赵都安笑呵呵听着,说道:
“王爷同样令本官另眼相看,这烽烟四起的年代,竟依旧能左右逢源,听闻王爷同时在资助靖王、慕王两只军队,与朝廷作战?好大的财大气粗。”
淮安王沉默了下,嘴角浮现一丝苦涩,摇头道:
“赵都督不必说这般话,你该知本王并无问鼎天下之心,所图的,无非是做个安然的富家翁罢了!

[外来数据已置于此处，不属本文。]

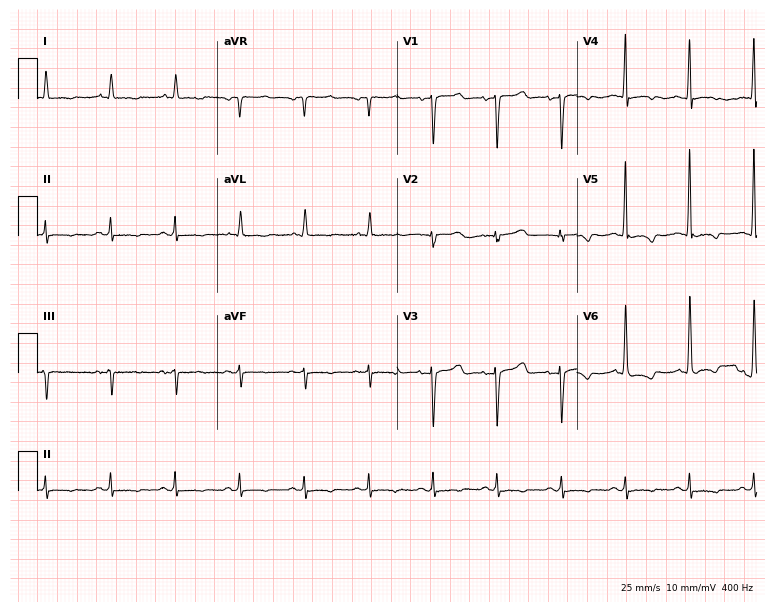
Resting 12-lead electrocardiogram (7.3-second recording at 400 Hz). Patient: a 74-year-old female. None of these six findings is recorded: first-degree AV block, right bundle branch block, left bundle branch block, sinus bradycardia, atrial fibrillation, sinus tachycardia.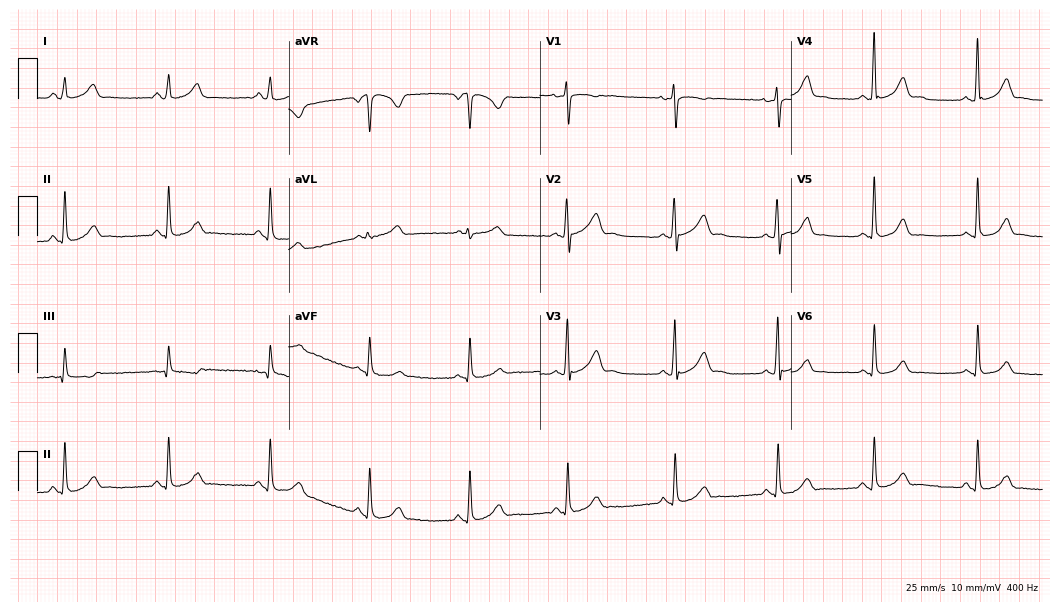
Resting 12-lead electrocardiogram (10.2-second recording at 400 Hz). Patient: a woman, 30 years old. Read as a normal ECG.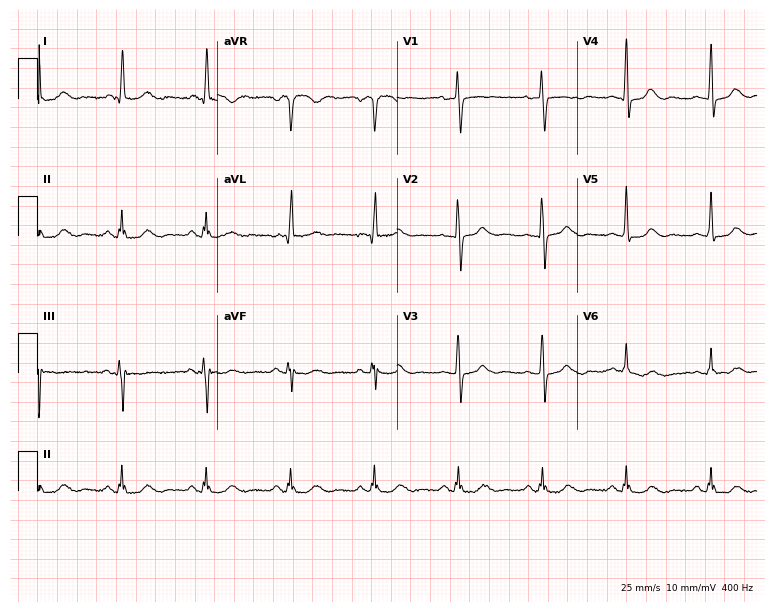
ECG (7.3-second recording at 400 Hz) — a 79-year-old female patient. Screened for six findings — first-degree AV block, right bundle branch block, left bundle branch block, sinus bradycardia, atrial fibrillation, sinus tachycardia — none is recorded. Only these six findings were labelled.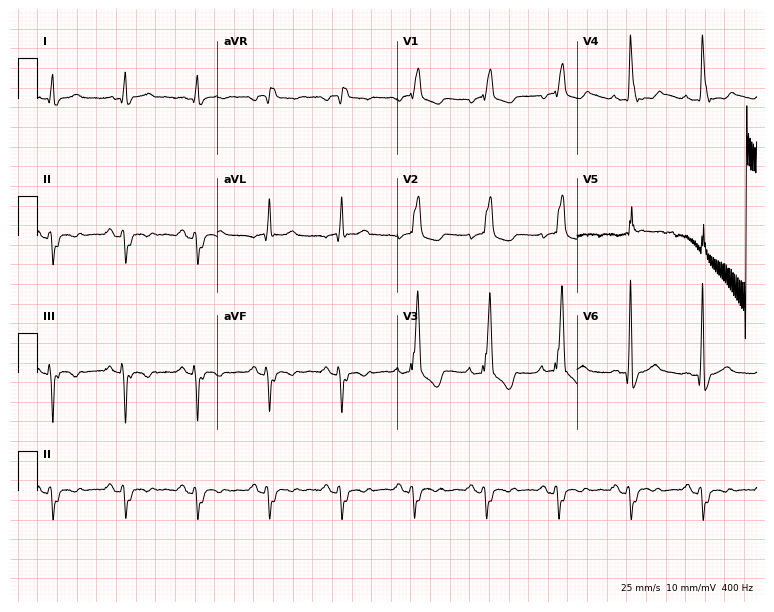
ECG — a 69-year-old man. Findings include right bundle branch block.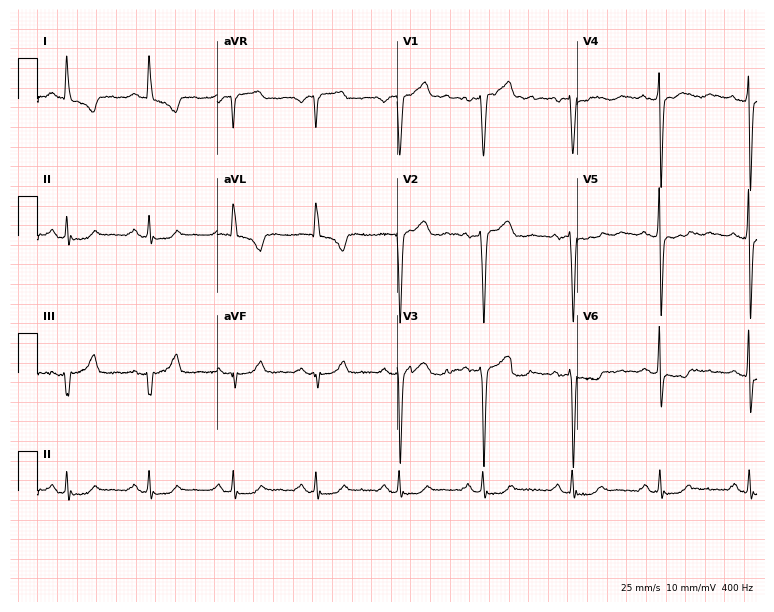
Electrocardiogram, a woman, 54 years old. Of the six screened findings (first-degree AV block, right bundle branch block, left bundle branch block, sinus bradycardia, atrial fibrillation, sinus tachycardia), none is recorded.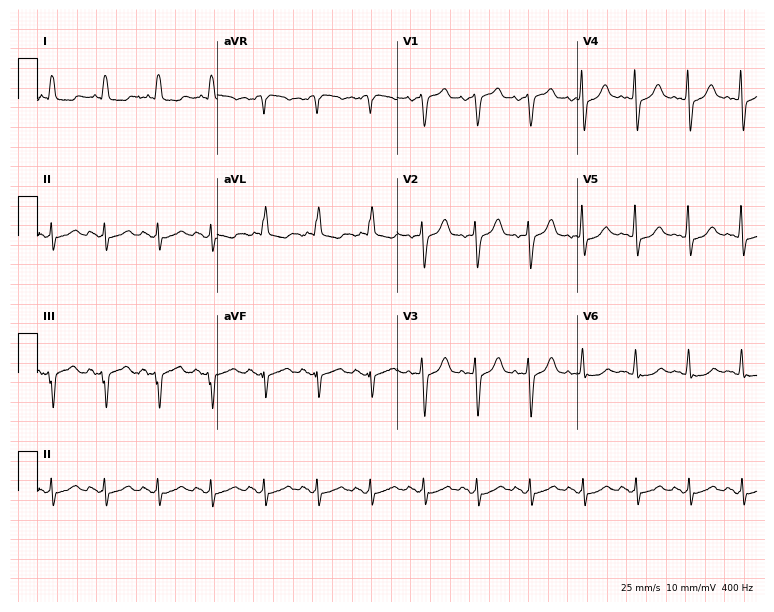
Resting 12-lead electrocardiogram (7.3-second recording at 400 Hz). Patient: a male, 67 years old. None of these six findings is recorded: first-degree AV block, right bundle branch block, left bundle branch block, sinus bradycardia, atrial fibrillation, sinus tachycardia. Other findings, if any, are not listed.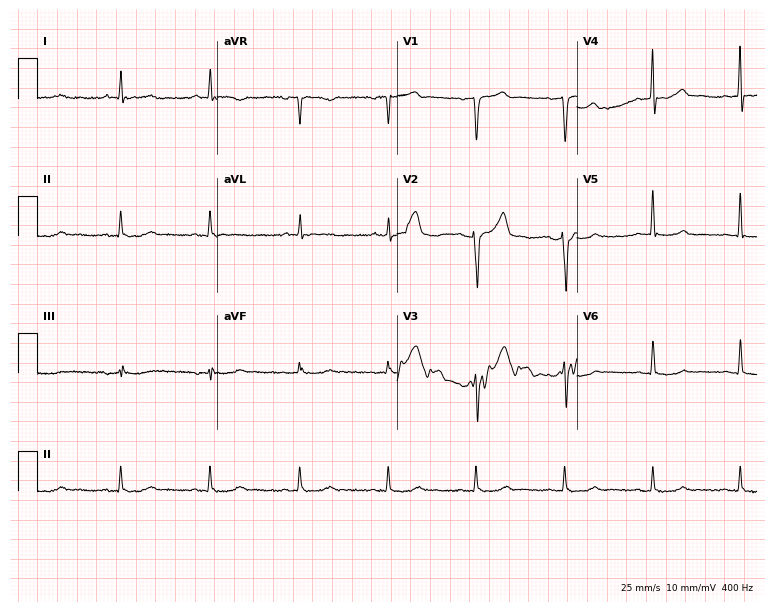
Resting 12-lead electrocardiogram (7.3-second recording at 400 Hz). Patient: a male, 54 years old. None of these six findings is recorded: first-degree AV block, right bundle branch block, left bundle branch block, sinus bradycardia, atrial fibrillation, sinus tachycardia.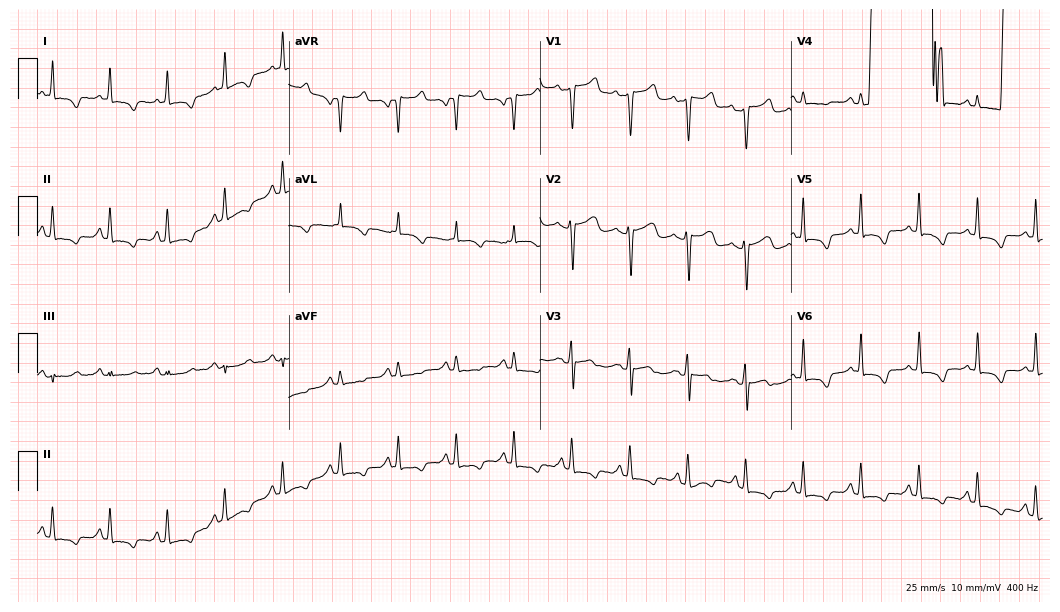
Standard 12-lead ECG recorded from a woman, 64 years old (10.2-second recording at 400 Hz). None of these six findings is recorded: first-degree AV block, right bundle branch block, left bundle branch block, sinus bradycardia, atrial fibrillation, sinus tachycardia. Only these six findings were labelled.

当初在湖亭,为朝廷开市尽一份力是如此,如今闭门自保,亦是如此。”
赵都安笑眯眯追问道:
“所以,派遣大掌柜冯小怜在永嘉城与本官勾搭,也是这个道理?”
这话一出,饶是场上都是淮安王府的人,但气氛还是变得微妙起来。
他直接捅破了!
冯小怜更是愣了下,张了张嘴,想说什么,但是终究没有开口。
淮安王同样一怔,忽然轻轻叹了口气,眼中有些怒意闪烁:
“赵都督若还记得这茬,今日便不该这般闯进来,更不该如此对待小女!”
提起这一茬,他便有些恼火。
当初两王起兵,瓜分淮水,淮安王认为女帝守不住江山,而最有可能问鼎皇位的就是建成、云浮这两支。
所以重金押宝。
想要扭转他在湖亭开市时的错误投资。
为此,不惜传令下去,放弃抵抗,将整个淮水道的地盘拱手让出,只留下王府这快地,以及各处的生意。